Single-use plastic has been reduced from the packaging by offering a compostable and recyclable cardboard package that doubles as the shipping container, and Dropps is transitioning to printing labeling directly on its cardboard boxes to further reduce packaging.
“Sustainability drives all the decisions we make, from product formulation and development to marketing, and supply chain is a huge opportunity,” Patel explained.
The Chicago fulfillment center is well situated between suppliers in Wisconsin, Illinois and Kentucky — companies that manufacture the liquid detergent itself or make boxes for Dropps to ship its pods.
Dropps chose Convoy to manage its full truckload freight network because of a shared vision around supply chain sustainability. Convoy helps its customers easily track and control carbon emissions from transportation, and it pools capacity to more efficiently utilize assets.
The shape of Dropps’ network means that its headhaul lanes are often backhaul lanes for other shippers, allowing Convoy to find available capacity easily and reduce the number of empty miles in the trucking industry. Convoy’s Automated Reloads program for carriers is suited for that specific use case: It allows carriers to book multiple jobs at the same time to complete a circuit with maximum asset utilization and minimal empty miles. In practice, that means having a guaranteed loaded return trip or “backhaul” for each headhaul load a carrier takes from Convoy.
“Over the past two years, we’ve been able to significantly increase the frequency of our production runs,” Patel said. “Because of that, we’ve never had a situation where we’ve needed dedicated trucking capacity, but now we’re at a stage where we want more control and flexibility in our supply chain, especially as it relates to sustainability.

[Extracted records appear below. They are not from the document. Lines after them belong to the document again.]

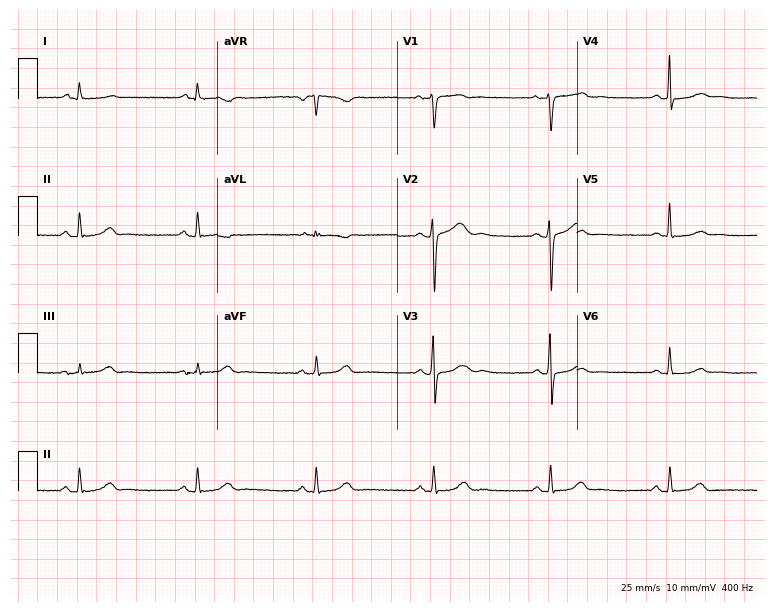
12-lead ECG from a 58-year-old woman. Shows sinus bradycardia (a sinus rate of 50 beats per minute or less).
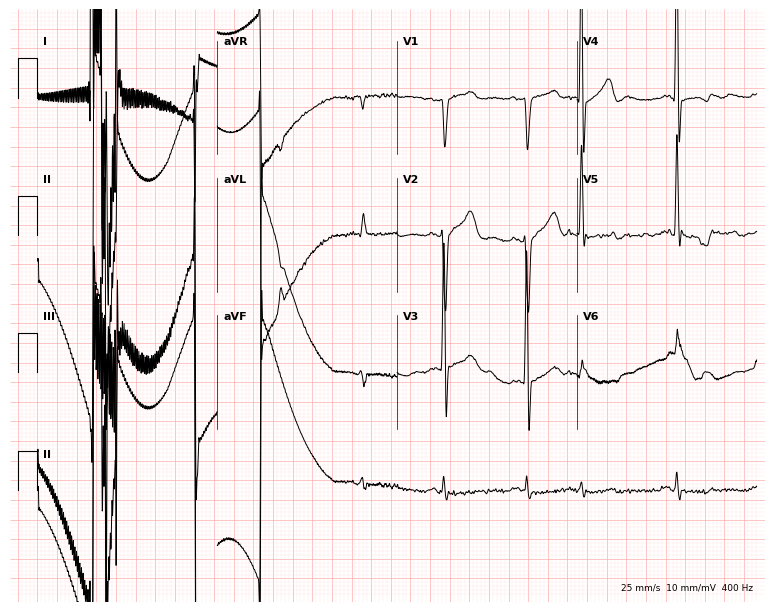
Resting 12-lead electrocardiogram (7.3-second recording at 400 Hz). Patient: a 76-year-old male. None of these six findings is recorded: first-degree AV block, right bundle branch block, left bundle branch block, sinus bradycardia, atrial fibrillation, sinus tachycardia. Findings outside these six are not listed.
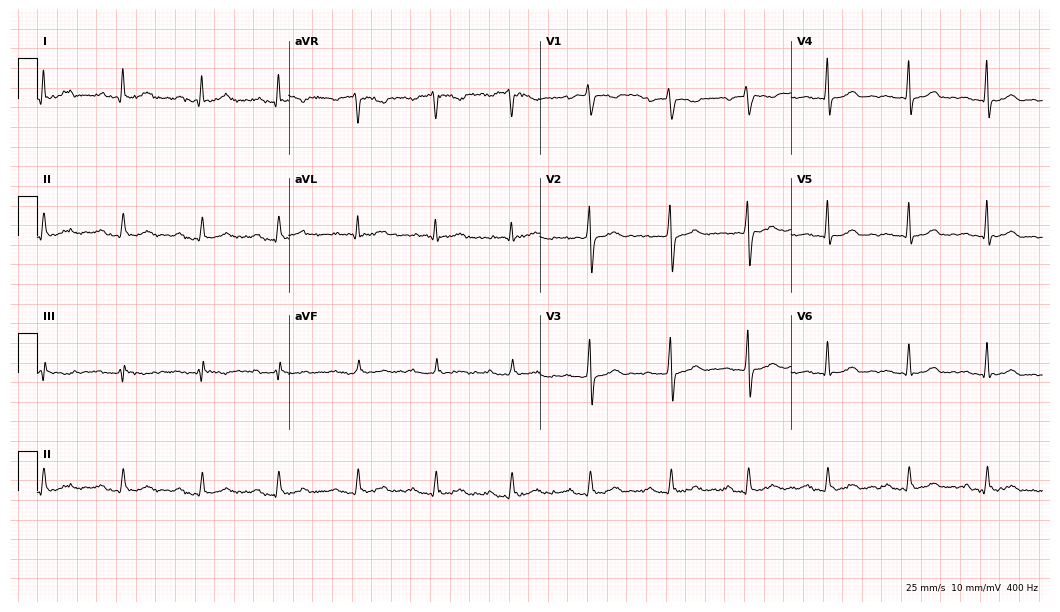
12-lead ECG from a 53-year-old man (10.2-second recording at 400 Hz). Shows first-degree AV block.
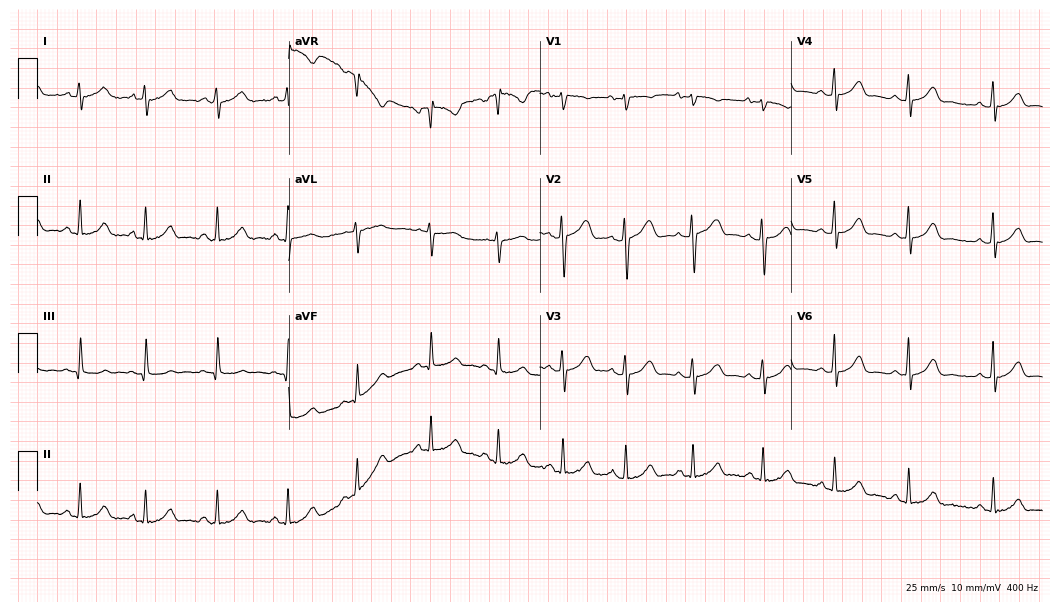
Resting 12-lead electrocardiogram (10.2-second recording at 400 Hz). Patient: a female, 19 years old. Read as a normal ECG.

Now we own all of the emissions. With Convoy, we can grab the capacity as needed knowing that it’s part of a larger, efficient ecosystem.”
Convoy pools its customers’ private fleet capacity as well, creating a shipper network that can be optimized on a scale larger than individual companies. Machine learning models how those networks overlap and link up, and attacks mismatches so that one company’s empty private fleet truck might be filled with another company’s freight. That generates revenue and improves asset utilization for the private fleet while reducing costs and carbon emissions for the second company.
“The whole premise of our brand philosophy is about no waste, so choosing Convoy was a super-logical application of this principle to the supply chain,” said Elena Lécué, chief marketing and revenue officer at Dropps. “The two core things we’re trying to do with our emissions is reduce and offset. We can use mechanisms like carbon offsets or energy certificates to offset our emissions, but Convoy allows us to insert an element of reduction, as well.”
Dropps plans to conduct an audit of all its fulfillment center’s internal processes and develop a “pull” model rather than a “push” model. In a “pull” model, a highly responsive supply chain reacts quickly to customer demand signals to manufacture and ship product as needed, rather than “pushing” inventory down a supply chain and then figuring out how to sell it at a downstream retail location.
The company’s vision is to build a supply chain with a footprint as light and efficient as its detergent pods. By taking control of distribution, stripping out extraneous packaging, and tapping into Convoy’s pooled truckload capacity, Dropps is well on its way.